* Task item *
In your copy, reproduce each entry exactly and include no picture.

______________________________

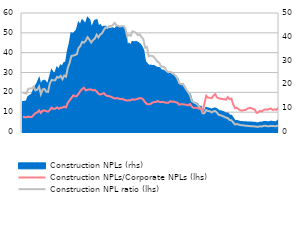
| Category | Construction NPL ratio (lhs) | Construction NPLs/Corporate NPLs (lhs) |
|---|---|---|
|  | 19.909 | 7.77 |
|  | 19.587 | 7.459 |
|  | 19.384 | 7.403 |
|  | 21.841 | 7.803 |
| 6
2010 | 21.9 | 7.569 |
|  | 21.893 | 7.585 |
|  | 22.897 | 8.602 |
|  | 20.957 | 9.578 |
|  | 21.316 | 9.883 |
|  | 22.951 | 10.902 |
| 12 | 19.044 | 9.605 |
| 1
2011 | 21.464 | 10.773 |
|  | 21.647 | 10.817 |
|  | 20.33 | 10.537 |
|  | 20.222 | 10.213 |
|  | 24.486 | 11.167 |
| 6
2011 | 26.307 | 12.286 |
|  | 26.025 | 11.63 |
|  | 26.069 | 11.734 |
|  | 27.804 | 12.439 |
|  | 27.388 | 11.715 |
|  | 28.322 | 12.235 |
| 12 | 26.666 | 12.303 |
| 1
2012 | 28.495 | 12.822 |
|  | 27.903 | 12.414 |
|  | 32.444 | 14.729 |
|  | 34.841 | 15.967 |
|  | 38.393 | 17.166 |
| 6
2012 | 38.504 | 18.425 |
|  | 38.824 | 18.02 |
|  | 39.218 | 18.083 |
|  | 42.401 | 19.329 |
|  | 43.421 | 20.716 |
|  | 45.464 | 21.691 |
| 12 | 45.077 | 22.315 |
| 1
2013 | 46.093 | 20.946 |
|  | 47.827 | 21.339 |
|  | 46.562 | 21.484 |
|  | 45.129 | 21.378 |
|  | 46.309 | 20.985 |
| 6
2013 | 47.078 | 21.124 |
|  | 49.061 | 20.535 |
|  | 47.719 | 19.305 |
|  | 49.11 | 18.858 |
|  | 49.753 | 19.235 |
|  | 51.351 | 19.613 |
| 12 | 52.672 | 18.623 |
| 1
2014 | 52.459 | 18.13 |
|  | 53.449 | 18.092 |
|  | 53.4 | 17.773 |
|  | 53.814 | 17.325 |
|  | 55.031 | 16.909 |
| 6
2014 | 53.856 | 17.062 |
|  | 53.532 | 17.007 |
|  | 53.153 | 16.589 |
|  | 53.392 | 16.713 |
|  | 53.438 | 16.409 |
|  | 52.2 | 16.064 |
| 12 | 48.26 | 15.867 |
| 1
2015 | 48.994 | 15.97 |
|  | 48.54 | 16.023 |
|  | 50.819 | 16.5 |
|  | 50.398 | 16.224 |
|  | 50.034 | 16.529 |
| 6
2015 | 48.852 | 16.755 |
|  | 49.2 | 17.08 |
|  | 47.851 | 17.074 |
|  | 46.8 | 16.302 |
|  | 42.497 | 15.02 |
|  | 42.897 | 14.115 |
| 12 | 38.217 | 14.005 |
| 1
2016 | 38.481 | 14.086 |
|  | 38.357 | 14.828 |
|  | 37.683 | 15.073 |
|  | 36.469 | 15.098 |
|  | 35.485 | 15.671 |
| 6
2016 | 34.686 | 15.189 |
|  | 32.812 | 15.006 |
|  | 33.031 | 15.257 |
|  | 32.472 | 14.824 |
|  | 30.854 | 14.772 |
|  | 30.237 | 14.756 |
| 12 | 30.25 | 15.536 |
| 1
2017 | 30.017 | 15.275 |
|  | 29.166 | 15.356 |
|  | 28.279 | 14.979 |
|  | 26.947 | 14.796 |
|  | 24.631 | 13.709 |
| 6
2017 | 24.106 | 14.046 |
|  | 24.082 | 14.052 |
|  | 22.783 | 13.837 |
|  | 21.226 | 13.72 |
|  | 19.97 | 13.447 |
|  | 18.452 | 14.114 |
| 12 | 15.625 | 12.822 |
| 1
2018 | 14.94 | 12.128 |
|  | 14.54 | 12.227 |
|  | 13.92 | 12.239 |
|  | 12.85 | 11.727 |
|  | 11.9 | 11.834 |
| 6
2018 | 9.5 | 10.392 |
|  | 9.47 | 14.361 |
|  | 11.06 | 18.232 |
|  | 10.59 | 17.345 |
|  | 10.44 | 17.269 |
|  | 9.88 | 17.028 |
| 12 | 10.41 | 18.313 |
| 1
2019 | 10.579 | 19.133 |
|  | 9.755 | 17.365 |
|  | 8.609 | 16.93 |
|  | 8.463 | 16.813 |
|  | 8.06 | 16.583 |
| 6
2019 | 7.693 | 16.56 |
|  | 7.264 | 16.26 |
|  | 7.001 | 17.614 |
|  | 6.068 | 16.511 |
|  | 5.909 | 16.838 |
|  | 4.879 | 13.922 |
| 12 | 3.783 | 12.044 |
| 1
2020 | 4.026 | 12.199 |
|  | 3.781 | 11.477 |
|  | 3.49 | 10.947 |
|  | 3.39 | 10.794 |
|  | 3.325 | 11.042 |
| 6
2020 | 3.14 | 11.152 |
|  | 3.091 | 11.832 |
|  | 3.018 | 12.084 |
|  | 2.917 | 12.046 |
|  | 2.859 | 11.635 |
|  | 2.814 | 11.33 |
| 12 | 2.679 | 9.661 |
| 1
2021 | 2.663 | 9.887 |
|  | 2.852 | 10.711 |
|  | 2.812 | 10.289 |
|  | 3.102 | 11.184 |
|  | 3.133 | 11.428 |
| 6
2021 | 2.923 | 11.253 |
|  | 2.91 | 11.558 |
|  | 3.094 | 11.846 |
|  | 3.046 | 11.12 |
|  | 2.951 | 11.442 |
|  | 2.938 | 11.167 |
| 12 | 3.292 | 12.1 |

______________________________

* Task solution *
| Category | Construction NPL ratio (lhs) | Construction NPLs/Corporate NPLs (lhs) |
|---|---|---|
|  | 19.909 | 7.77 |
|  | 19.587 | 7.459 |
|  | 19.384 | 7.403 |
|  | 21.841 | 7.803 |
| 6
2010 | 21.9 | 7.569 |
|  | 21.893 | 7.585 |
|  | 22.897 | 8.602 |
|  | 20.957 | 9.578 |
|  | 21.316 | 9.883 |
|  | 22.951 | 10.902 |
| 12 | 19.044 | 9.605 |
| 1
2011 | 21.464 | 10.773 |
|  | 21.647 | 10.817 |
|  | 20.33 | 10.537 |
|  | 20.222 | 10.213 |
|  | 24.486 | 11.167 |
| 6
2011 | 26.307 | 12.286 |
|  | 26.025 | 11.63 |
|  | 26.069 | 11.734 |
|  | 27.804 | 12.439 |
|  | 27.388 | 11.715 |
|  | 28.322 | 12.235 |
| 12 | 26.666 | 12.303 |
| 1
2012 | 28.495 | 12.822 |
|  | 27.903 | 12.414 |
|  | 32.444 | 14.729 |
|  | 34.841 | 15.967 |
|  | 38.393 | 17.166 |
| 6
2012 | 38.504 | 18.425 |
|  | 38.824 | 18.02 |
|  | 39.218 | 18.083 |
|  | 42.401 | 19.329 |
|  | 43.421 | 20.716 |
|  | 45.464 | 21.691 |
| 12 | 45.077 | 22.315 |
| 1
2013 | 46.093 | 20.946 |
|  | 47.827 | 21.339 |
|  | 46.562 | 21.484 |
|  | 45.129 | 21.378 |
|  | 46.309 | 20.985 |
| 6
2013 | 47.078 | 21.124 |
|  | 49.061 | 20.535 |
|  | 47.719 | 19.305 |
|  | 49.11 | 18.858 |
|  | 49.753 | 19.235 |
|  | 51.351 | 19.613 |
| 12 | 52.672 | 18.623 |
| 1
2014 | 52.459 | 18.13 |
|  | 53.449 | 18.092 |
|  | 53.4 | 17.773 |
|  | 53.814 | 17.325 |
|  | 55.031 | 16.909 |
| 6
2014 | 53.856 | 17.062 |
|  | 53.532 | 17.007 |
|  | 53.153 | 16.589 |
|  | 53.392 | 16.713 |
|  | 53.438 | 16.409 |
|  | 52.2 | 16.064 |
| 12 | 48.26 | 15.867 |
| 1
2015 | 48.994 | 15.97 |
|  | 48.54 | 16.023 |
|  | 50.819 | 16.5 |
|  | 50.398 | 16.224 |
|  | 50.034 | 16.529 |
| 6
2015 | 48.852 | 16.755 |
|  | 49.2 | 17.08 |
|  | 47.851 | 17.074 |
|  | 46.8 | 16.302 |
|  | 42.497 | 15.02 |
|  | 42.897 | 14.115 |
| 12 | 38.217 | 14.005 |
| 1
2016 | 38.481 | 14.086 |
|  | 38.357 | 14.828 |
|  | 37.683 | 15.073 |
|  | 36.469 | 15.098 |
|  | 35.485 | 15.671 |
| 6
2016 | 34.686 | 15.189 |
|  | 32.812 | 15.006 |
|  | 33.031 | 15.257 |
|  | 32.472 | 14.824 |
|  | 30.854 | 14.772 |
|  | 30.237 | 14.756 |
| 12 | 30.25 | 15.536 |
| 1
2017 | 30.017 | 15.275 |
|  | 29.166 | 15.356 |
|  | 28.279 | 14.979 |
|  | 26.947 | 14.796 |
|  | 24.631 | 13.709 |
| 6
2017 | 24.106 | 14.046 |
|  | 24.082 | 14.052 |
|  | 22.783 | 13.837 |
|  | 21.226 | 13.72 |
|  | 19.97 | 13.447 |
|  | 18.452 | 14.114 |
| 12 | 15.625 | 12.822 |
| 1
2018 | 14.94 | 12.128 |
|  | 14.54 | 12.227 |
|  | 13.92 | 12.239 |
|  | 12.85 | 11.727 |
|  | 11.9 | 11.834 |
| 6
2018 | 9.5 | 10.392 |
|  | 9.47 | 14.361 |
|  | 11.06 | 18.232 |
|  | 10.59 | 17.345 |
|  | 10.44 | 17.269 |
|  | 9.88 | 17.028 |
| 12 | 10.41 | 18.313 |
| 1
2019 | 10.579 | 19.133 |
|  | 9.755 | 17.365 |
|  | 8.609 | 16.93 |
|  | 8.463 | 16.813 |
|  | 8.06 | 16.583 |
| 6
2019 | 7.693 | 16.56 |
|  | 7.264 | 16.26 |
|  | 7.001 | 17.614 |
|  | 6.068 | 16.511 |
|  | 5.909 | 16.838 |
|  | 4.879 | 13.922 |
| 12 | 3.783 | 12.044 |
| 1
2020 | 4.026 | 12.199 |
|  | 3.781 | 11.477 |
|  | 3.49 | 10.947 |
|  | 3.39 | 10.794 |
|  | 3.325 | 11.042 |
| 6
2020 | 3.14 | 11.152 |
|  | 3.091 | 11.832 |
|  | 3.018 | 12.084 |
|  | 2.917 | 12.046 |
|  | 2.859 | 11.635 |
|  | 2.814 | 11.33 |
| 12 | 2.679 | 9.661 |
| 1
2021 | 2.663 | 9.887 |
|  | 2.852 | 10.711 |
|  | 2.812 | 10.289 |
|  | 3.102 | 11.184 |
|  | 3.133 | 11.428 |
| 6
2021 | 2.923 | 11.253 |
|  | 2.91 | 11.558 |
|  | 3.094 | 11.846 |
|  | 3.046 | 11.12 |
|  | 2.951 | 11.442 |
|  | 2.938 | 11.167 |
| 12 | 3.292 | 12.1 |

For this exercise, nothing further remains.